[NetBehaviour] An interview with Geert Lovink

John Hopkins chazhop at gmail.com
Fri Oct 2 20:00:50 CEST 2015


Hi Ruth!

some musings...

> I do not agree John,
> With you argument we would refuse to read books too, because they don't spring
> from someone we can see and touch.
> for better or for worse the human drive to communicate always has us reaching out.

This was a more general critique (or maybe simply a reminder) of where we are, 
where we've been, and that these protocols exist on a sliding scale. Books are 
definitely on the scale, (Imagine a life with human contact only via reading 
text on paper?) So it is not an absolute, as we are already, at birth, on that 
sliding scale that (some would say) started with the transition from oral to 
written language.

It is only such that evolving techno-social protocols (text-based communication, 
telephones, SMS, mobiles, etc) become norms that often never get questioned once 
a large fraction of the population have adopted (or been coopted to adopt) the 
protocols. Maybe I'm being ultimately retro and showing my age, but I want to 
keep questioning any/all evolving protocols (while also including ones that were 
normative to me and pre-dated my arrival on the planet as well...) For example, 
as someone who was heavily invested in the mail-art network back into the early 
80s, I used the postal network protocol as a means for cross-linking and 
participating in a sizeable international network of folks.

> My relationships with the people who I meet in the flesh are enhanced and
> enriched by those maintained across digital networks and vice versa.

Of course, you are quite right ... that is where we are in the present moment -- 
distributed selves having established distributed lives because of the ease of 
quite phenomenal (and energy-intensive) travel and tele-communications 
possibilities.
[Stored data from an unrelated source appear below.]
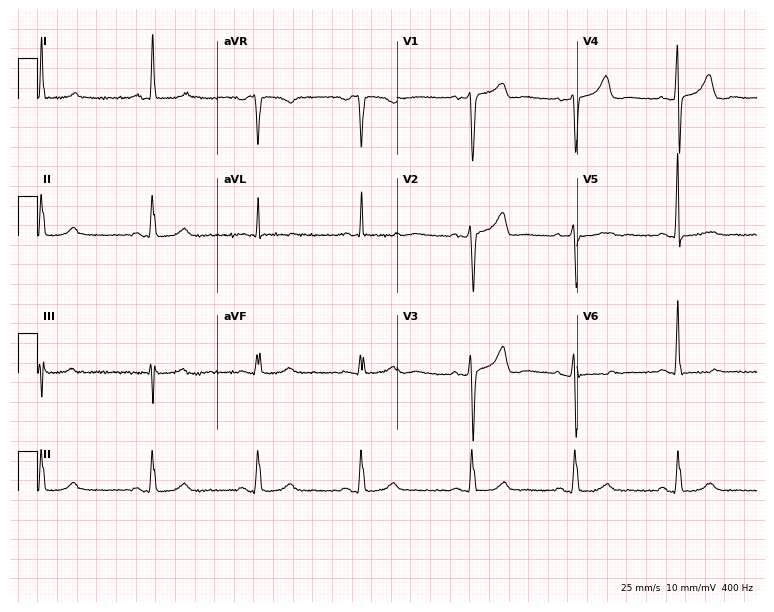
Standard 12-lead ECG recorded from a female patient, 54 years old (7.3-second recording at 400 Hz). None of these six findings is recorded: first-degree AV block, right bundle branch block, left bundle branch block, sinus bradycardia, atrial fibrillation, sinus tachycardia. Other findings, if any, are not listed.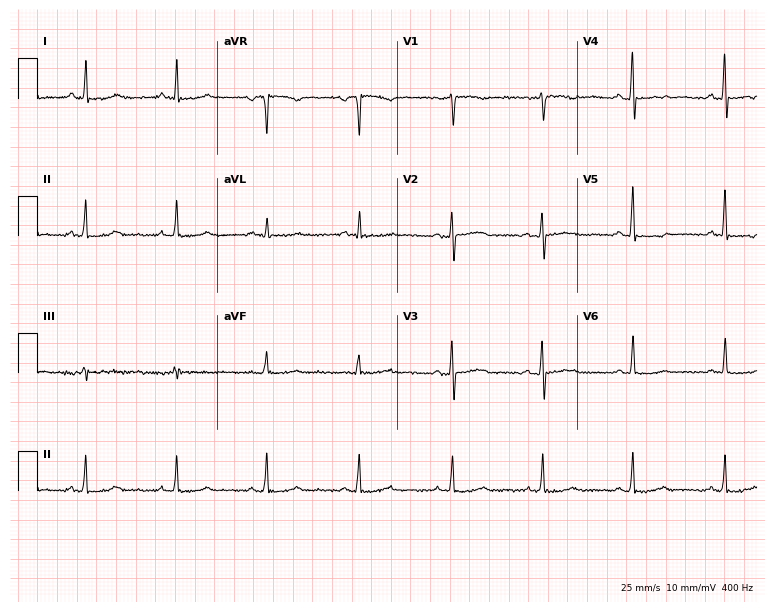
12-lead ECG (7.3-second recording at 400 Hz) from a female patient, 51 years old. Screened for six findings — first-degree AV block, right bundle branch block (RBBB), left bundle branch block (LBBB), sinus bradycardia, atrial fibrillation (AF), sinus tachycardia — none is recorded. Only these six findings were labelled.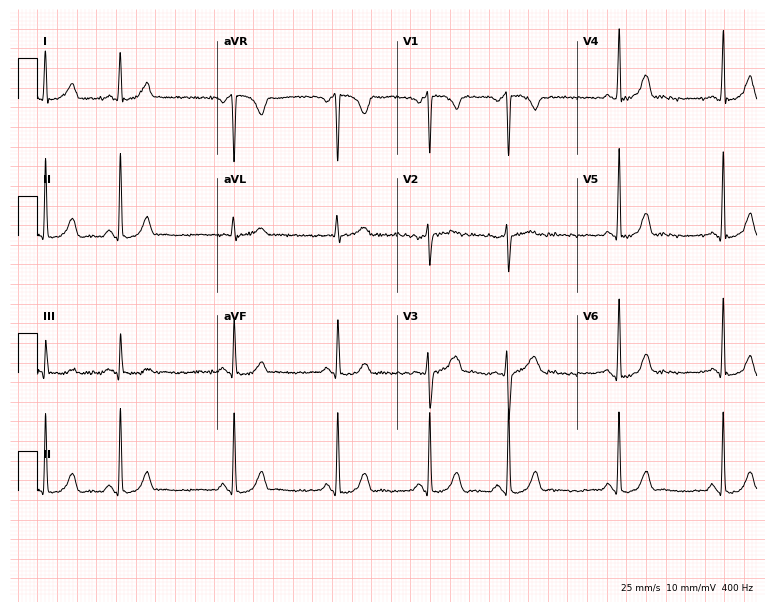
12-lead ECG from a 30-year-old female (7.3-second recording at 400 Hz). Recorded interpretation: within normal limits.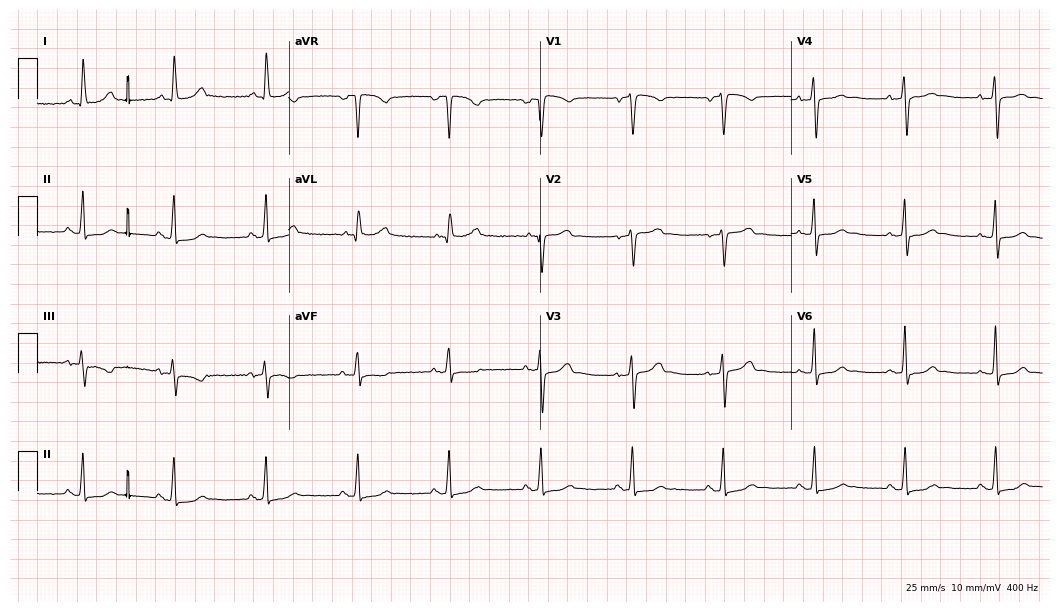
Standard 12-lead ECG recorded from a 56-year-old woman (10.2-second recording at 400 Hz). Read as a normal ECG.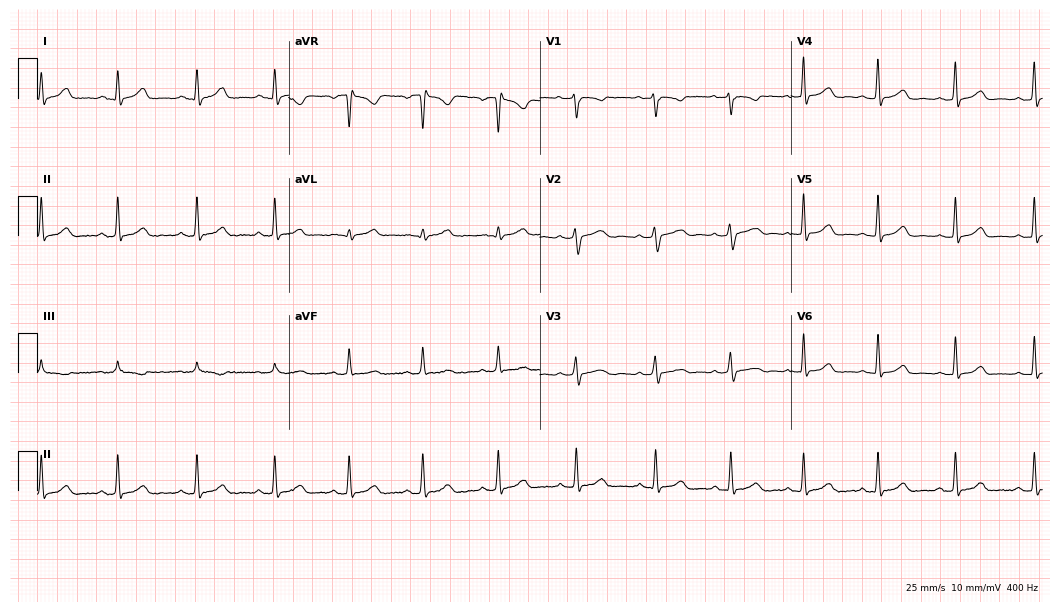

Again, this mobility is on a sliding scale -- even if I could, I 
wouldn't want to be visiting all my international network of friends every few 
weeks as it would take a terrible toll on the body & the planet -- driving, 
flying, time zone changes! Once around when I was 20 years old, I calculated to 
that point in life I had spent 100 24-hour days of my life in a car, traveling 
at 55mph/88kph.

> After all I think you and I have only met once in physical space and yet your
> writings and conversation add an important ecological sensibility to my world view.

consumated, consecrated, yet distant! ;-)

> Rather we need to coordinate better in good faith to create tools and community
> for mutual benefit and to resist inequitable and alienating forces where we meet
> them.

The fact that a Mailman-driven platform persists reflects on the average age of 
participants here -- old enough to have found this protocol a useful new tool 
that fit our evolving life-styles; likely too old to be sustainable via another 
set of protocols. I would prognosticate that the character of the dialogue 
carried by the 'list' will not survive a radical platform/protocol shift. I've 
seen numerous other distributed 'networked' communities implode as a result of 
protocol changes (sometimes they evolve and adapt, but this is rare).

Resistance to alienation I think needs a core that arises from the life 
arrangements and relationships that are the most proximal to us. From there it 
procedes outwards, ripples on water: the praxis of intimate momentary life -- 
mediated only by the body -- is the source, the driver of all empowered change. 
When I am sitting in a room with other humans and the more and more frequent 
instance arises where they are 'not there' because of their 'distributed' life, 
I feel an erosion of the basis for empowered living ...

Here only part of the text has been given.